Note sys.float_info.min is defined as "minimum positive normalized float". Smaller denormal values are possible, down to 5e-324
Cool, both are very useful. inf for all things python, and float_info.max as a workaround when the earlier doesn't work, for example time.sleep(float("inf")) is not allowed :(
@ladyfafa: sys.maxint is gone in Python 3, see also comments in the other answer and stackoverflow.com/questions/13795758/…
18

sys.maxsize (previously sys.maxint) is not the largest integer supported by python. It's the largest integer supported by python's regular integer type.

5 Comments

+1 This is important. In Py3k, it's nearly meaningless -- it's the point at which Python (transparently!) changes the underlying datatype to long.
@katrielalex: sys.maxint isn't even defined in Python 3, it's called sys.maxsize, which is probably to be preferred in Python 2 as well.
@Scott Griffiths: Not quite. sys.maxsize (introduced in Python 2.6) and sys.maxint are two different things.
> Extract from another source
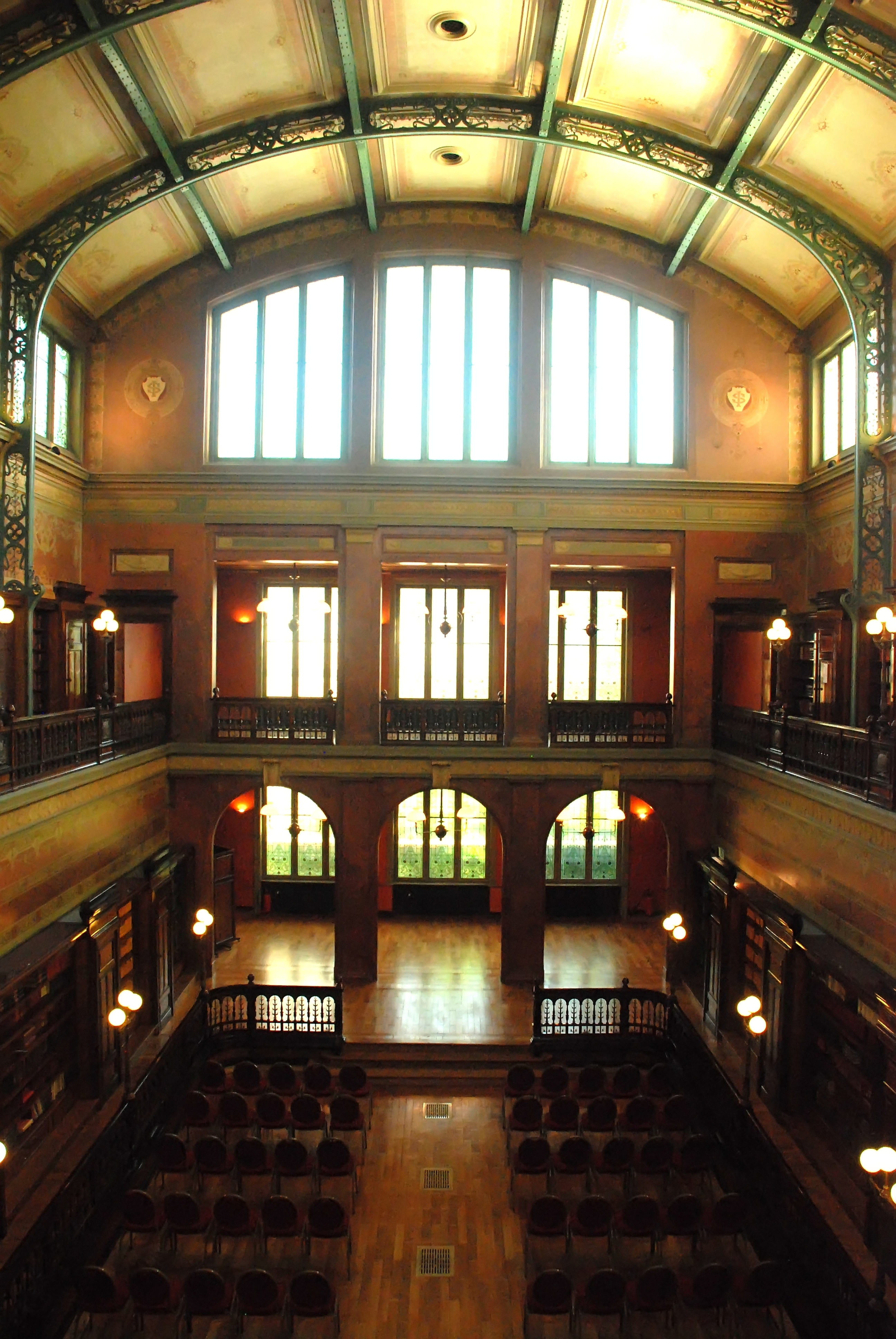 Belgique - Bruxelles - Bibliothèque Solvay

The first gives the maximum number of objects allowed in a collection (e.g., maximum size of a list, dict, etc.), and corresponds to a signed version of the C size_t type; the second is the point after which the int type switches to long, and is the max value of a C long. On some platforms the two values are different: e.g., on 64-bit Windows, sys.maxsize is 2**63-1 and sys.maxint is 2**31-1.
@Mark Dickinson: Thanks for the correction - I hadn't realised they could ever be different (with 64-bit Python on Snow Leopard they are both 2**63-1).
13

If you are using numpy, you can use dtype 'float128' and get a max float of 10e+4931

>>> np.finfo(np.float128) finfo(resolution=1e-18, min=-1.18973149536e+4932, max=1.18973149536e+4932, dtype=float128) 

Comments

4

In python 3 there is no sys.maxint There is a sys.maxsize

>>> sys.maxsize 2147483647 

That does not mean that the maximum int is limited to 2 billion! It means that the size of the object containing the integer has a maximum size of 2 billion bytes. I.e. a very very large number

For float have a look at sys.float_info

>>> sys.float_info sys.float_info(max=1.7976931348623157e+308, max_exp=1024, max_10_exp=308, min=2.2250738585072014e-308, min_exp=-1021, min_10_exp=-307, dig=15, mant_dig=53, epsilon=2.220446049250313e-16, radix=2, rounds=1) 

And specifically sys.float_info.max

>>> sys.float_info.max 1.7976931348623157e+308 

3 Comments

sys.maxsize gives me 9223372036854775807 ...
I do too. We are on 64 bits now :-)
Congrats! but... "now"? it was time! I think I had 64 bits already back in 2022... Not you?